### Task directions
The copy has to match the records word for word and include no pictures.

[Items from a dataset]
⁂
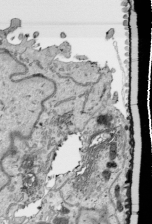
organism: Human
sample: Mitochondria in HCT116 cells
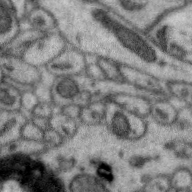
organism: Zebra finch
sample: Brain
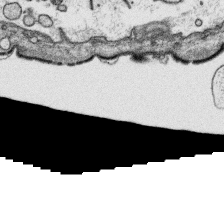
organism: Platynereis dumerilii
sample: Parapodia
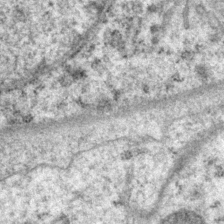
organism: P. pacificus
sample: Pharynx
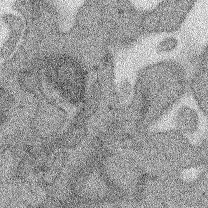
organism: Human
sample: HeLa cells
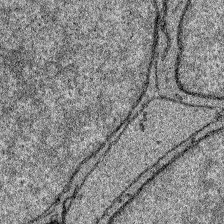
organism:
⁂
### Completed task
organism: Human
sample: Mitochondria in HCT116 cells
organism: Zebra finch
sample: Brain
organism: Platynereis dumerilii
sample: Parapodia
organism: P. pacificus
sample: Pharynx
organism: Human
sample: HeLa cells
organism:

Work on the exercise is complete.